Along with Zurek’s related theory of envariance, quantum Darwinism explains how the classical world emerges from the quantum world and proposes to answer the quantum measurement problem, the main interpretational challenge for quantum theory. The measurement problem arises because the quantum state vector, the source of all knowledge concerning quantum systems, evolves according to the Schrödinger equation into a linear superposition of different states, predicting paradoxical situations such as “Schrödinger's cat”; situations never experienced in our classical world. Quantum theory has traditionally treated this problem as being resolved by a non-unitary transformation of the state vector at the time of measurement into a definite state. It provides an extremely accurate means of predicting the value of the definite state that will be measured in the form of a probability for each possible measurement value. The physical nature of the transition from the quantum superposition of states to the definite classical state measured is not explained by the traditional theory but is usually assumed as an axiom and was at the basis of the debate between Bohr and Einstein concerning the completeness of quantum theory; perhaps the most famous debate in the history of physics.

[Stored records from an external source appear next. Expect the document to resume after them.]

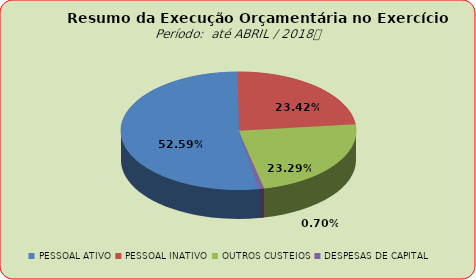
| Category | Series 0 |
|---|---|
| PESSOAL ATIVO | 50010306.1 |
| PESSOAL INATIVO | 22272878.75 |
| OUTROS CUSTEIOS | 22150335.94 |
| DESPESAS DE CAPITAL | 662494.93 |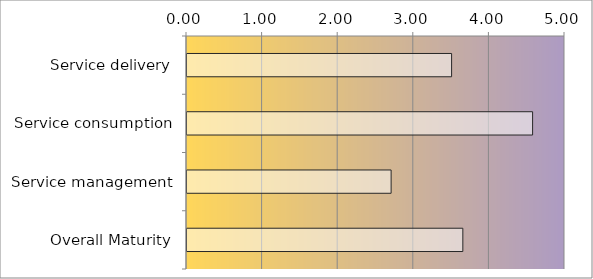
| Category | Series 0 |
|---|---|
| Service delivery | 3.5 |
| Service consumption | 4.571 |
| Service management | 2.7 |
| Overall Maturity | 3.649 |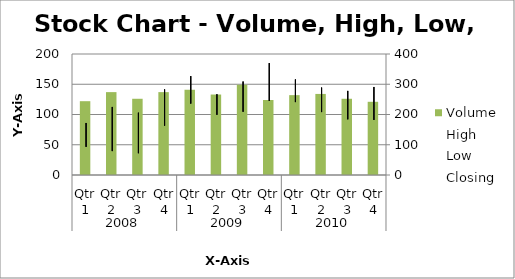
| Category | Volume |
|---|---|
| 0 | 122 |
| 1 | 137 |
| 2 | 126 |
| 3 | 137 |
| 4 | 141 |
| 5 | 133 |
| 6 | 149 |
| 7 | 124 |
| 8 | 132 |
| 9 | 134 |
| 10 | 126 |
| 11 | 121 |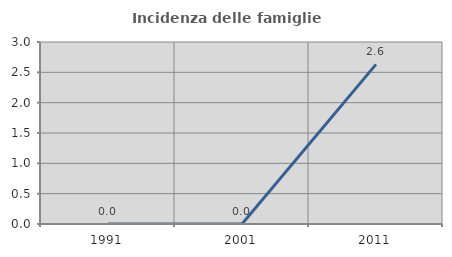
| Category | Incidenza delle famiglie numerose |
|---|---|
| 1991.0 | 0 |
| 2001.0 | 0 |
| 2011.0 | 2.632 |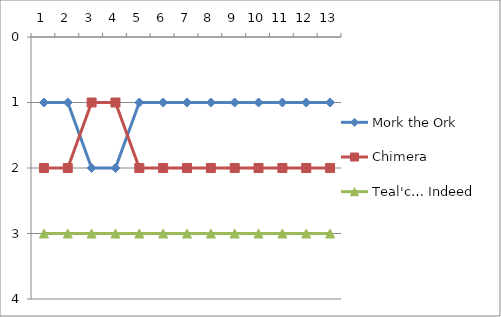
| Category | Mork the Ork | Chimera | Teal'c… Indeed |
|---|---|---|---|
| 0 | 1 | 2 | 3 |
| 1 | 1 | 2 | 3 |
| 2 | 2 | 1 | 3 |
| 3 | 2 | 1 | 3 |
| 4 | 1 | 2 | 3 |
| 5 | 1 | 2 | 3 |
| 6 | 1 | 2 | 3 |
| 7 | 1 | 2 | 3 |
| 8 | 1 | 2 | 3 |
| 9 | 1 | 2 | 3 |
| 10 | 1 | 2 | 3 |
| 11 | 1 | 2 | 3 |
| 12 | 1 | 2 | 3 |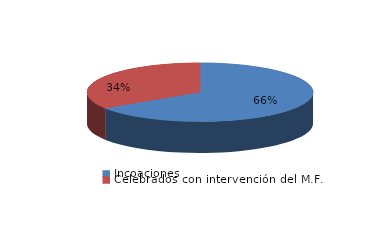
| Category | Series 0 |
|---|---|
| Incoaciones | 2782 |
| Celebrados con intervención del M.F. | 1452 |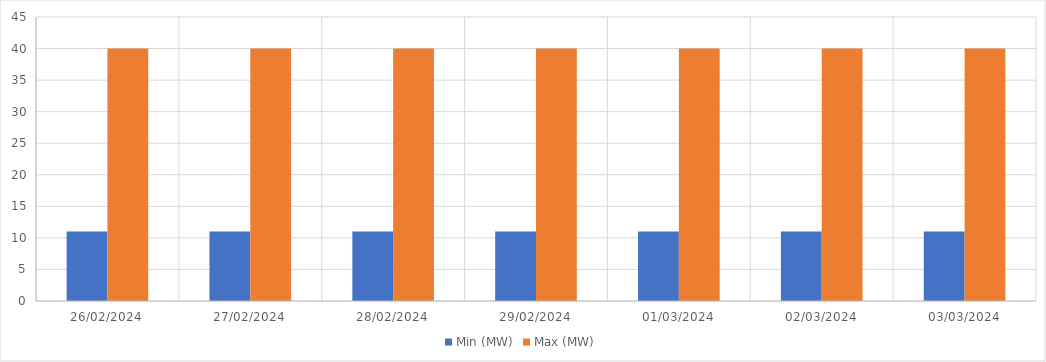
| Category | Min (MW) | Max (MW) |
|---|---|---|
| 26/02/2024 | 11 | 40 |
| 27/02/2024 | 11 | 40 |
| 28/02/2024 | 11 | 40 |
| 29/02/2024 | 11 | 40 |
| 01/03/2024 | 11 | 40 |
| 02/03/2024 | 11 | 40 |
| 03/03/2024 | 11 | 40 |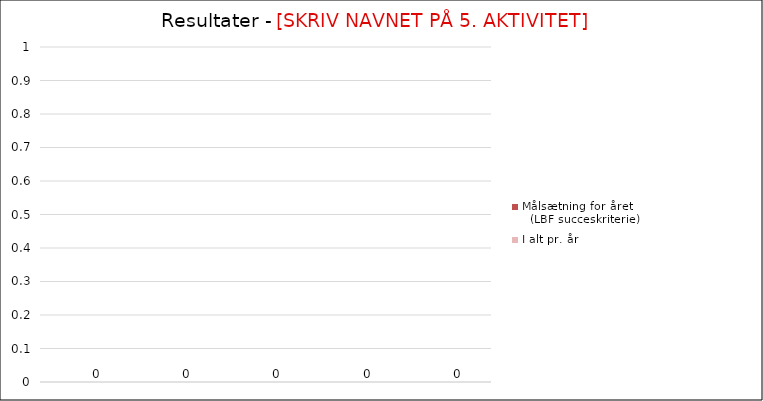
| Category | Målsætning for året                                           (LBF succeskriterie) | I alt pr. år |
|---|---|---|
|  |  | 0 |
|  |  | 0 |
|  |  | 0 |
|  |  | 0 |
|  |  | 0 |

Quantum Darwinism explains the transition of quantum systems from the vast potentiality of superposed states to the greatly reduced set of pointer states[citation needed] as a selection process, einselection, imposed on the quantum system through its continuous interactions with the environment. All quantum interactions, including measurements, but much more typically interactions with the environment such as with the sea of photons in which all quantum systems are immersed, lead to decoherence or the manifestation of the quantum system in a particular basis dictated by the nature of the interaction in which the quantum system is involved. In the case of interactions with its environment Zurek and his collaborators have shown that a preferred basis into which a quantum system will decohere is the pointer basis underlying predictable classical states. It is in this sense that the pointer states of classical reality are selected from quantum reality and exist in the macroscopic realm in a state able to undergo further evolution.

As a quantum system’s interactions with its environment results in the recording of many redundant copies of information regarding its pointer states, this information is available to numerous observers able to achieve consensual agreement concerning their information of the quantum state. This aspect of einselection, called by Zurek ‘Environment as a Witness’, results in the potential for objective knowledge.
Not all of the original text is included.